=== EXERCISE DESCRIPTION ===
Every entry below has to appear again in your reply, word for word, but no picture may.

─── RECORDS PROVIDED

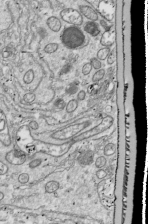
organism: Drosophila
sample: Cell division; meiosis; drosophila spermatocytes
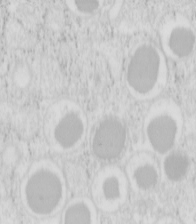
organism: Mouse
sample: Pancreas
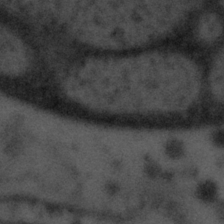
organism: Tuwongella immobilis
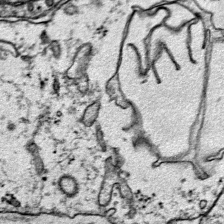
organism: Mouse
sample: Primary visual cortex
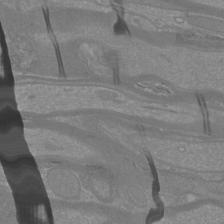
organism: Mouse
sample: Cortical neurons
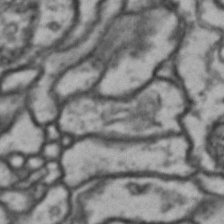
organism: Drosophila
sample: Brain
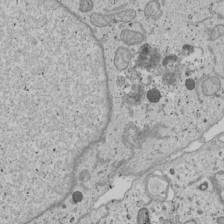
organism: Human
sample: Mitochondria in U2OS cells
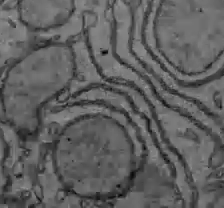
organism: C57BL Mouse
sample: Liver
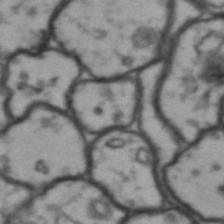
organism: Drosophila
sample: Brain
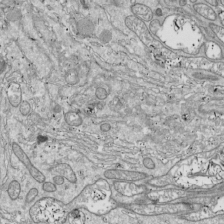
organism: Drosophila
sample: Cell division; meiosis; drosophila spermatocytes
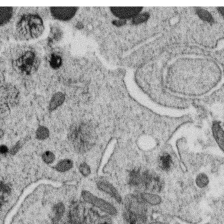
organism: C. elegans
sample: C. elegans oocyte; sperm cells
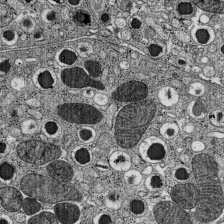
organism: C57BL Mouse
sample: Pancreatic islet
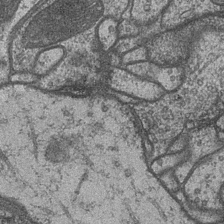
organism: Drosophila
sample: Optic medulla
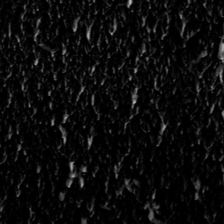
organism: Toxoplasma gondii
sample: Parasites in a vacuole inside a host cell
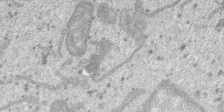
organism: Human
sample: Lung epithelial cells infected with SARS-CoV-2
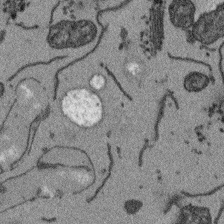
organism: Arabidopsis thaliana
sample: Root tip
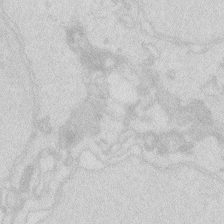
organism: Zebrafish
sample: Macrophage
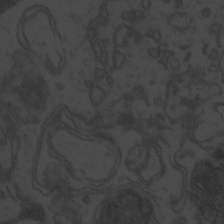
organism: Zebrafish
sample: Macrophage infected with Toxoplasma gondii
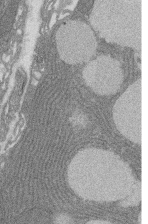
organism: Rat
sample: Salivary granule
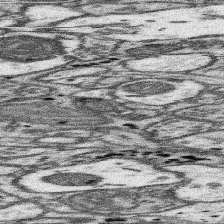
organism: Mouse
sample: Somatosensory cortex neuropil
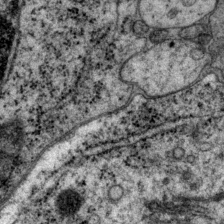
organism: P. pacificus
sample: Pharynx
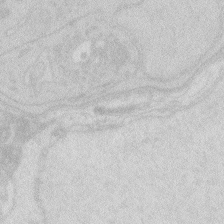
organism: Zebrafish
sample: Macrophage
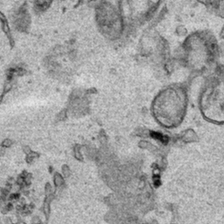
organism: Human
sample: Mitochondria in HCT116 cells
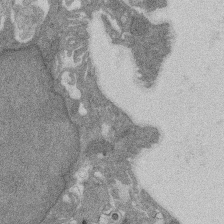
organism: Rat
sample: Salivary granule
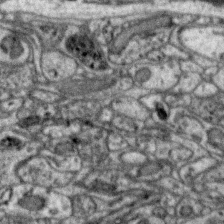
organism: Zebra finch
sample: Brain
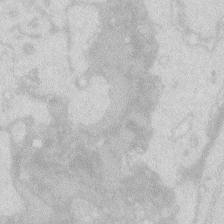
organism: Zebrafish
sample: Macrophage
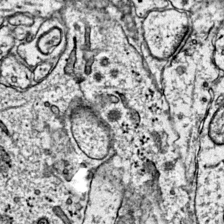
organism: Mouse
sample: Primary visual cortex
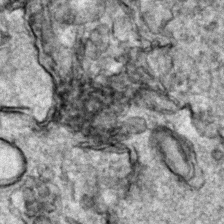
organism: Zebrafish
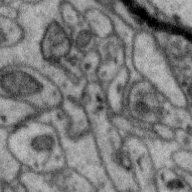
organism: Zebra finch
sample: Brain
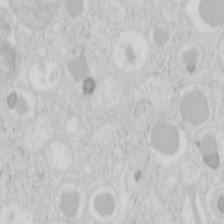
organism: Mouse
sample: Pancreas
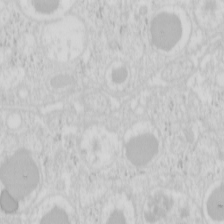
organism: Mouse
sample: Pancreas
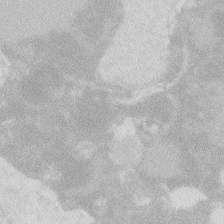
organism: Zebrafish
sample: Macrophage
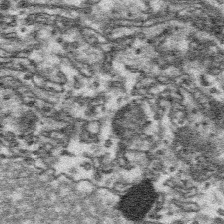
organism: Platynereis dumerilii
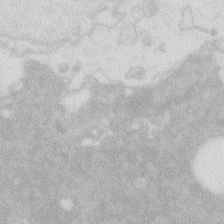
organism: Zebrafish
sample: Macrophage
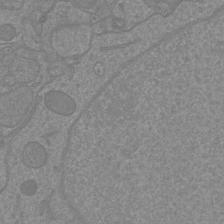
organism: Mouse
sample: Cortical neurons
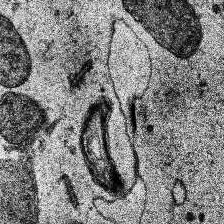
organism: Human
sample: Temporal Lobe
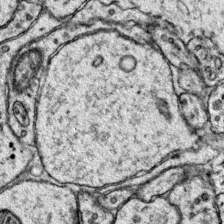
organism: Mouse
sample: Primary visual cortex
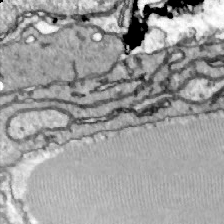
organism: Zebrafish
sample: Actinotrichia fibers
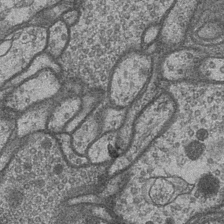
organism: Drosophila
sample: Optic medulla
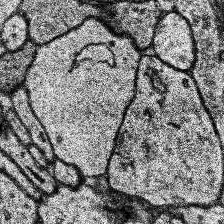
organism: Human
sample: Temporal Lobe
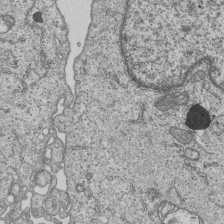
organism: Human
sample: MDA-MB-231 cells
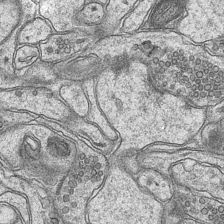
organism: Mouse
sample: CA1 Hippocampus
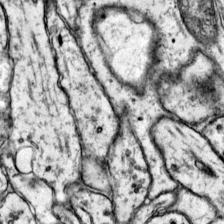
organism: Mouse
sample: Primary visual cortex
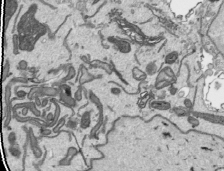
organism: Human
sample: Mitochondria in HCT116 cells
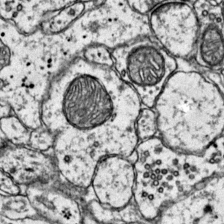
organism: Mouse
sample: Primary visual cortex
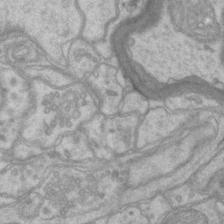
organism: Mouse
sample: CA1 Hippocampus
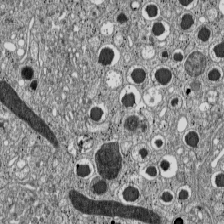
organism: C57BL Mouse
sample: Pancreatic islet
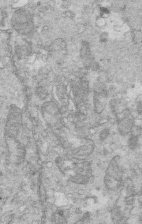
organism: Mouse
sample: Multiciliated cells
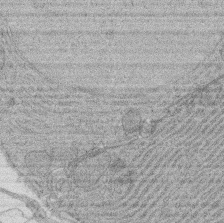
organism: Rat
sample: Salivary granule
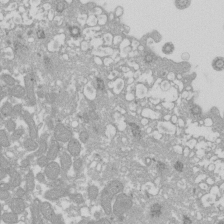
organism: Xenopus
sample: Cilia; centrioles in frog embryo cells
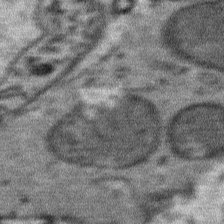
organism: Mouse
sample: Mouse Salivary gland
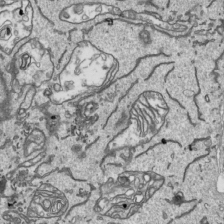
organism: Human
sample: Mitochondria in HCT116 cells
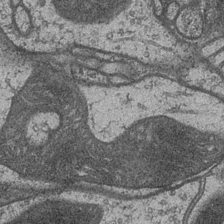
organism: Drosophila
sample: Optic medulla
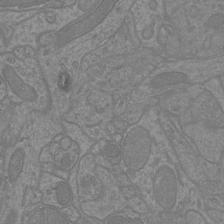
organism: Mouse
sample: Cortical neurons
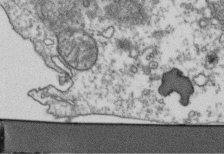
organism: Human
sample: Activated Jurkat CD4+ T cells
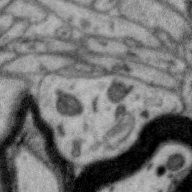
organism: Zebra finch
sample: Brain
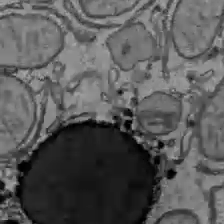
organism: C57BL Mouse
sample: Liver
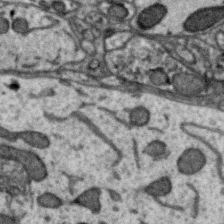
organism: Zebra finch
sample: Brain
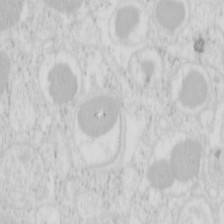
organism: Mouse
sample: Pancreas
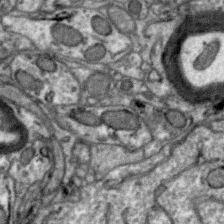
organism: Zebra finch
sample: Brain
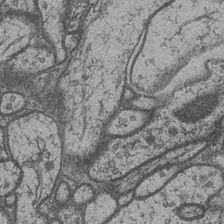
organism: Drosophila
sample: Optic medulla
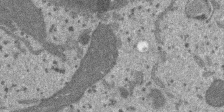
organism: Human
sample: Lung epithelial cells infected with SARS-CoV-2
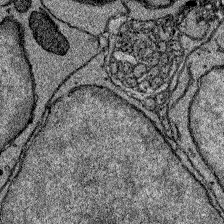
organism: Zebrafish
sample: Larval olfactory bulb
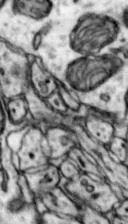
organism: Mouse
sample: Nucleus accumbens
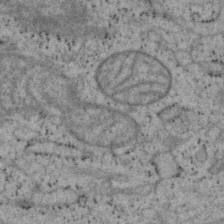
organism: Human
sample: HeLa cells
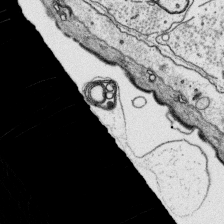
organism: Platynereis dumerilii
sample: Parapodia
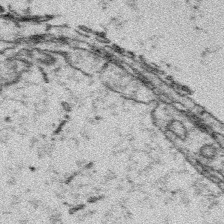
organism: Platynereis dumerilii
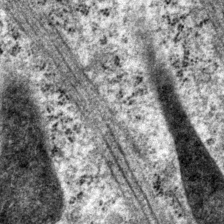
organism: P. pacificus
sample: Pharynx
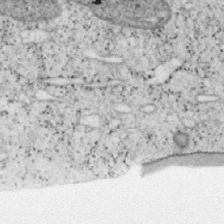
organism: Mouse
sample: OT-I killer T cells with ID8 ovarian cancer cells
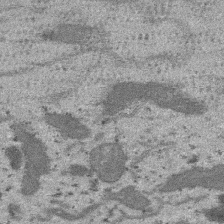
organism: Human
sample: Lung epithelial cells infected with SARS-CoV-2
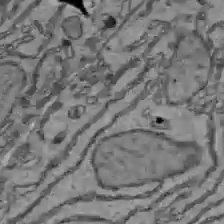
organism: C57BL Mouse
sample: Liver
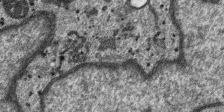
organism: Human
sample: Lung epithelial cells infected with SARS-CoV-2
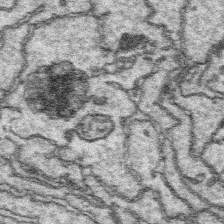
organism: Platynereis dumerilii
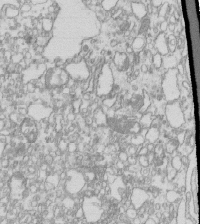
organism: Mouse
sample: Macrophages
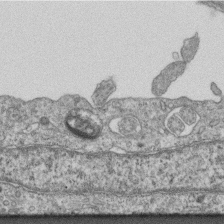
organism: Mouse
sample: Centriole in ependymal cells
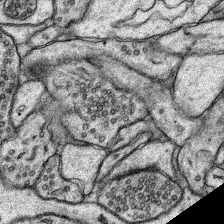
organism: Rat
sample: Hippocampus
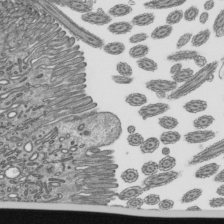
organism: Mouse
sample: Mouse epididymis efferent ductule cilia
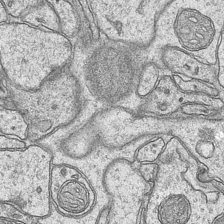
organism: Mouse
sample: CA1 Hippocampus
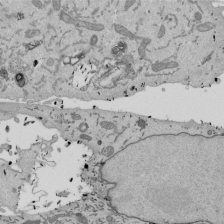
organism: Mouse
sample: ED-1 cell nuclei; centrioles
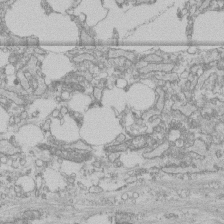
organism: Human
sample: CRL-1474
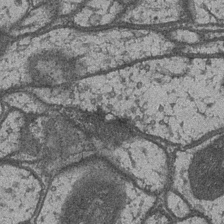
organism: Drosophila
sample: Optic medulla
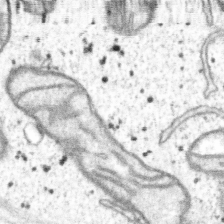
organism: Human
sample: HeLa cells
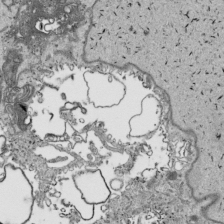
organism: Human
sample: Mitochondria in HCT116 cells
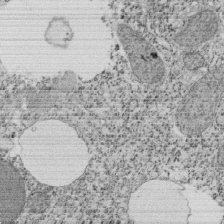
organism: Tetrahymena
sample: Cilia in tetrahymena
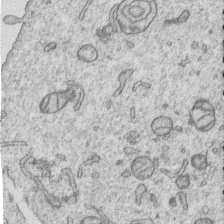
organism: Human
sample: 1205lu cells
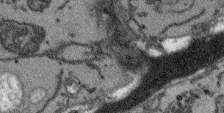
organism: Arabidopsis thaliana
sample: Root tip
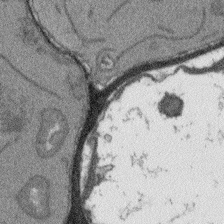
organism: Arabidopsis thaliana
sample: Root tip
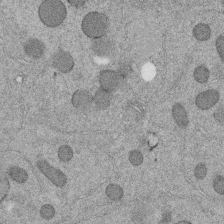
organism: C. elegans
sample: C. elegans embryo early stage
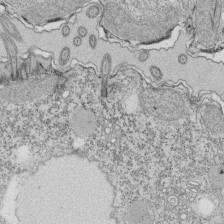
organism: Tetrahymena
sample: Cilia in tetrahymena
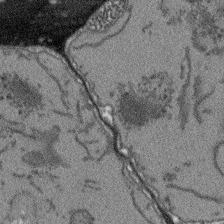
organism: Arabidopsis thaliana
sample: Root tip
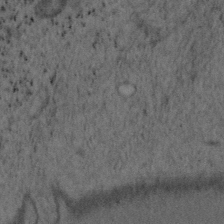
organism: Human
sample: HeLa cells
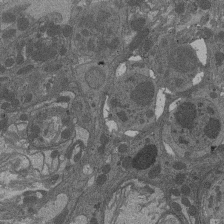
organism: Drosophila
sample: Antenna
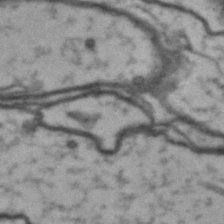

──────

=== RESPONSE AREA ===
organism: Drosophila
sample: Cell division; meiosis; drosophila spermatocytes
organism: Mouse
sample: Pancreas
organism: Tuwongella immobilis
organism: Mouse
sample: Primary visual cortex
organism: Mouse
sample: Cortical neurons
organism: Drosophila
sample: Brain
organism: Human
sample: Mitochondria in U2OS cells
organism: C57BL Mouse
sample: Liver
organism: Drosophila
sample: Brain
organism: Drosophila
sample: Cell division; meiosis; drosophila spermatocytes
organism: C. elegans
sample: C. elegans oocyte; sperm cells
organism: C57BL Mouse
sample: Pancreatic islet
organism: Drosophila
sample: Optic medulla
organism: Toxoplasma gondii
sample: Parasites in a vacuole inside a host cell
organism: Human
sample: Lung epithelial cells infected with SARS-CoV-2
organism: Arabidopsis thaliana
sample: Root tip
organism: Zebrafish
sample: Macrophage
organism: Zebrafish
sample: Macrophage infected with Toxoplasma gondii
organism: Rat
sample: Salivary granule
organism: Mouse
sample: Somatosensory cortex neuropil
organism: P. pacificus
sample: Pharynx
organism: Zebrafish
sample: Macrophage
organism: Human
sample: Mitochondria in HCT116 cells
organism: Rat
sample: Salivary granule
organism: Zebra finch
sample: Brain
organism: Zebrafish
sample: Macrophage
organism: Mouse
sample: Primary visual cortex
organism: Zebrafish
organism: Zebra finch
sample: Brain
organism: Mouse
sample: Pancreas
organism: Mouse
sample: Pancreas
organism: Zebrafish
sample: Macrophage
organism: Platynereis dumerilii
organism: Zebrafish
sample: Macrophage
organism: Mouse
sample: Cortical neurons
organism: Human
sample: Temporal Lobe
organism: Mouse
sample: Primary visual cortex
organism: Zebrafish
sample: Actinotrichia fibers
organism: Drosophila
sample: Optic medulla
organism: Human
sample: Temporal Lobe
organism: Human
sample: MDA-MB-231 cells
organism: Mouse
sample: CA1 Hippocampus
organism: Mouse
sample: Primary visual cortex
organism: Human
sample: Mitochondria in HCT116 cells
organism: Mouse
sample: Primary visual cortex
organism: Mouse
sample: CA1 Hippocampus
organism: C57BL Mouse
sample: Pancreatic islet
organism: Mouse
sample: Multiciliated cells
organism: Rat
sample: Salivary granule
organism: Xenopus
sample: Cilia; centrioles in frog embryo cells
organism: Mouse
sample: Mouse Salivary gland
organism: Human
sample: Mitochondria in HCT116 cells
organism: Drosophila
sample: Optic medulla
organism: Mouse
sample: Cortical neurons
organism: Human
sample: Activated Jurkat CD4+ T cells
organism: Zebra finch
sample: Brain
organism: C57BL Mouse
sample: Liver
organism: Zebra finch
sample: Brain
organism: Mouse
sample: Pancreas
organism: Zebra finch
sample: Brain
organism: Drosophila
sample: Optic medulla
organism: Human
sample: Lung epithelial cells infected with SARS-CoV-2
organism: Zebrafish
sample: Larval olfactory bulb
organism: Mouse
sample: Nucleus accumbens
organism: Human
sample: HeLa cells
organism: Platynereis dumerilii
sample: Parapodia
organism: Platynereis dumerilii
organism: P. pacificus
sample: Pharynx
organism: Mouse
sample: OT-I killer T cells with ID8 ovarian cancer cells
organism: Human
sample: Lung epithelial cells infected with SARS-CoV-2
organism: C57BL Mouse
sample: Liver
organism: Human
sample: Lung epithelial cells infected with SARS-CoV-2
organism: Platynereis dumerilii
organism: Mouse
sample: Macrophages
organism: Mouse
sample: Centriole in ependymal cells
organism: Rat
sample: Hippocampus
organism: Mouse
sample: Mouse epididymis efferent ductule cilia
organism: Mouse
sample: CA1 Hippocampus
organism: Mouse
sample: ED-1 cell nuclei; centrioles
organism: Human
sample: CRL-1474
organism: Drosophila
sample: Optic medulla
organism: Human
sample: HeLa cells
organism: Human
sample: Mitochondria in HCT116 cells
organism: Tetrahymena
sample: Cilia in tetrahymena
organism: Human
sample: 1205lu cells
organism: Arabidopsis thaliana
sample: Root tip
organism: Arabidopsis thaliana
sample: Root tip
organism: C. elegans
sample: C. elegans embryo early stage
organism: Tetrahymena
sample: Cilia in tetrahymena
organism: Arabidopsis thaliana
sample: Root tip
organism: Human
sample: HeLa cells
organism: Drosophila
sample: Antenna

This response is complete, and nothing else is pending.